Tempers flared at the third and final state Senate hearing focused on the governor's liquor privatization proposal and related plans to change the way alcohol is bought and sold in Pennsylvania.
By the end, the committee's chairman was barely closer to nailing down the details of a proposal, saying a final plan should allow Pennsylvanians to buy alcohol in "more places," while phasing out the state wine and spirits stores, and without necessarily getting rid of the state-owned wholesale system.
The dramatic high point of the hearing came when the ranking Democrat on the Senate Law and Justice Committee, Jim Ferlo (D-Allegheny), railed against state health and education officials as well as the state police commissioner for appearing at the hearing to support the governor's plan to sell off the state wine and spirits stores.
"We have a great system, we have a modernization bill, and I'd be embarrassed to come here and tout the rhetoric..." Ferlo said, the end of his sentence drowned out of cut off by cheers from the hearing room gallery, where the rows were filled with the yellow-shirted people representing United Federation of Commercial Workers Local 1776, the union of the state store clerks.
"What should be embarrassing to you is the way you just impugned the character of three very excellent public servants," responded Lt. Gov. Jim Cawley, testifying on behalf of the administration.
"I'm impugning their testimony," Ferlo said.
"No — you attacked them as individuals," Cawley said. "You attacked their motivations, sir, and I think they should be given a right to respond if they so choose perhaps though they wouldn't even dignify a response like that."

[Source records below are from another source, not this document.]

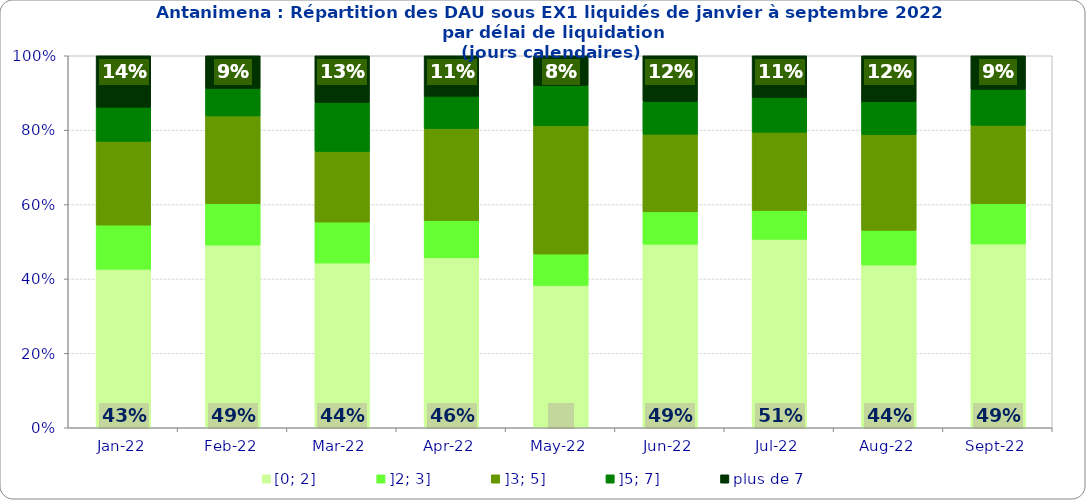
| Category | [0; 2] | ]2; 3] | ]3; 5] | ]5; 7] | plus de 7 |
|---|---|---|---|---|---|
| 2022-01-01 | 0.426 | 0.118 | 0.225 | 0.092 | 0.138 |
| 2022-02-01 | 0.491 | 0.111 | 0.236 | 0.074 | 0.088 |
| 2022-03-01 | 0.443 | 0.11 | 0.19 | 0.131 | 0.126 |
| 2022-04-01 | 0.457 | 0.1 | 0.248 | 0.087 | 0.109 |
| 2022-05-01 | 0.382 | 0.085 | 0.345 | 0.108 | 0.08 |
| 2022-06-01 | 0.494 | 0.087 | 0.209 | 0.088 | 0.123 |
| 2022-07-01 | 0.506 | 0.078 | 0.21 | 0.094 | 0.112 |
| 2022-08-01 | 0.438 | 0.093 | 0.257 | 0.088 | 0.124 |
| 2022-09-01 | 0.494 | 0.108 | 0.211 | 0.096 | 0.091 |

They didn't. Cawley looked to his left and right, inviting a response. "No need," said State Health Secretary Michael Wolf. Cawley later insinuated that Ferlo was just playing to the crowd in the room. He was booed.
To the panel's chairman, Sen. Chuck McIlhinney (R-Bucks), spirited debate comes with the wine and spirits territory.
"That was the point of why I had these hearings," McIlhinney said. "I wasn't going to put an artificial limit on what could be said ... What everybody wants to say was able to be said."
This trio of hearings has showcased much of the same fault lines and flash points that have marked the debate over the state's liquor system and what might be done to improve it and the patchwork system for selling beer. Tuesday's hearing featured unsurprising testimony from those urging some change to the system to maximize its revenue (e.g., the Liquor Control Board) and urging some change to maximize their revenue (e.g., beer distributors).
Private wholesale companies suggested the state wouldn't be able to handle more retail outlets with its current wholesale distribution capacity. A University of Michigan professor in labor relations testified that the liquor privatization bill that passed in the state House in March would inflate alcohol prices and boost alcohol consumption while depressing state revenue from the sale of alcohol.
McIlhinney has given himself another two weeks to write his own proposal for what he's called alcohol reform. Its contents aren't clear to him yet, but one thing is relatively certain: It will be simpler than the House bill, which was criticized for being clear as mud, with wine and spirits sales opened up to some retailers but included other provisions prompting people to wonder if it would create a more confusing consumer experience.
What McIlhinney's crafting, he said, is a proposal that allows Pennsylvanians to buy alcohol in "more places than they can now — trying to open up the wine and spirits and beer and the package sizes of the beer into newer, more convenient outlets, but utilizing the existing system, without adding new licenses."
McIlhinney said he'd like to see wine and spirits sales opened up to existing licensed retailers, enhancing licenses that currently allow private retailers to sell some kind of alcohol. He wants to see beer distributors able to smaller quantities of beer, like six-packs.
He said he's not sure the state's wholesale system should be privatized, as would happen under the House-approved liquor proposal. He said opening up the sale of all manner of alcohol might increase the value of the wholesale system, so he'd be more inclined to revisit the issue of selling it off in later years.